Myeongjisan, where Winter meets Fall: Part 1

Having recently enjoyed a short night-hike in Seoul, I decided to sign up for the Seoul Hiking Group’s hike to the summit of Myeongjisan, one of the highest mountains in Gyeonggi Province (which surrounds Seoul). We did the trek at a great time of year, since the trail was still coloured with the shifting red and brown tones of autumn, yet there was also some early snow, marking the onset of winter.

This map shows Myeongjisan's location (blue) within Gyeonggi Province (pink).
Most of us met at Yongsan Station in Seoul, where we waited for a bus to take us into the mountains.
This was my first time out of Seoul, and I finally got to see some of Korea's stunning, mountainous scenery. 

It was a quiet Sunday morning and many of the towns and villages we passed through seemed almost deserted. There were a lot of places that really reminded me of how I imagine parts of North Korea to be: stark and ghostlike.

We arrived near Gapyeong at the foot of the mountain.
After stretching our legs, we immediately followed Warren, leader of the SHG, up the snow-encrusted paths towards the mountain. 
Hiking is popular among the Korean people, whose country is almost entirely made up of mountains.

Warren showed us the route we were going to take up the mountain. It would take about four hours to ascend the mountain and another three to descend.

We made a brief detour down some steps to a creek.

Back on the trail.

We passed quite a few streams and creeks during our ascent.

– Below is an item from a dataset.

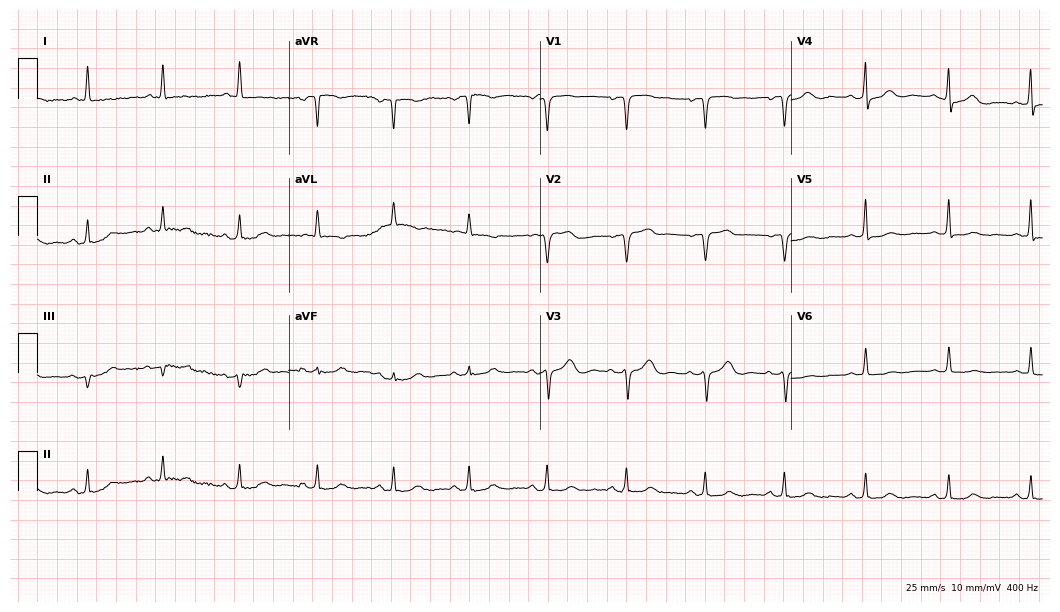
Resting 12-lead electrocardiogram (10.2-second recording at 400 Hz). Patient: a 68-year-old female. None of these six findings is recorded: first-degree AV block, right bundle branch block, left bundle branch block, sinus bradycardia, atrial fibrillation, sinus tachycardia.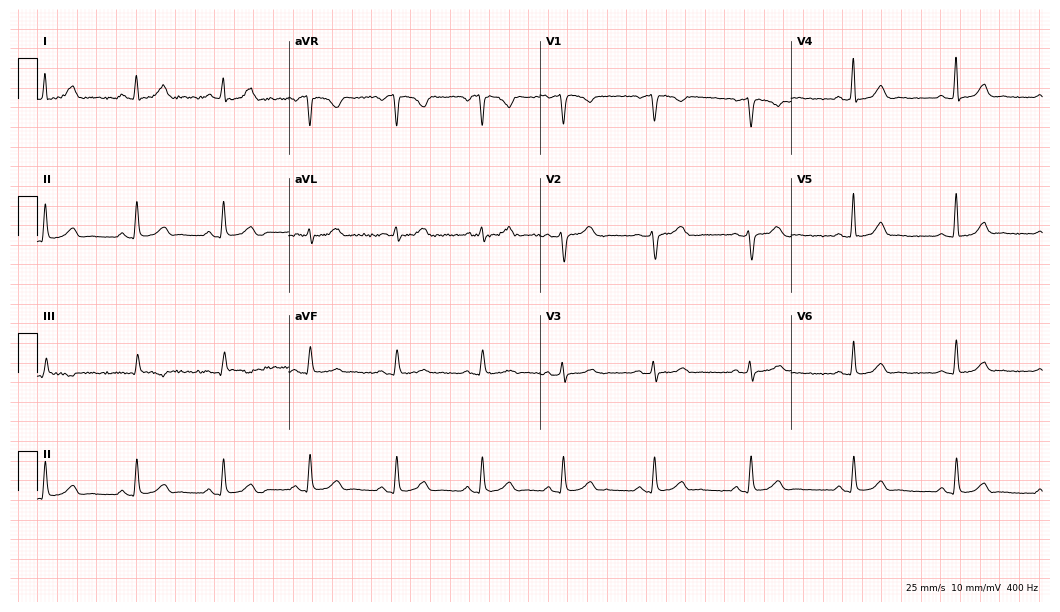
12-lead ECG from a woman, 37 years old. Recorded interpretation: within normal limits.

It often felt like we were walking through a real life Skyrim.
Sometimes the path would feel very autumnal...
...while other times the trees were more bare and the snow much thicker and wintery.
Taking photos of another creek.

Resting and snacking a third of the way up the mountain.
The toughest part of the trail was this long section of steep stairs, which went on for about an hour. Granted, the rope/railing helped us keep balance, but after climbing hundreds of steps our thighs and calves began to feel like jelly (or at least, mine did).

Though tired from the climb, we kept morale high by throwing snowballs at one another.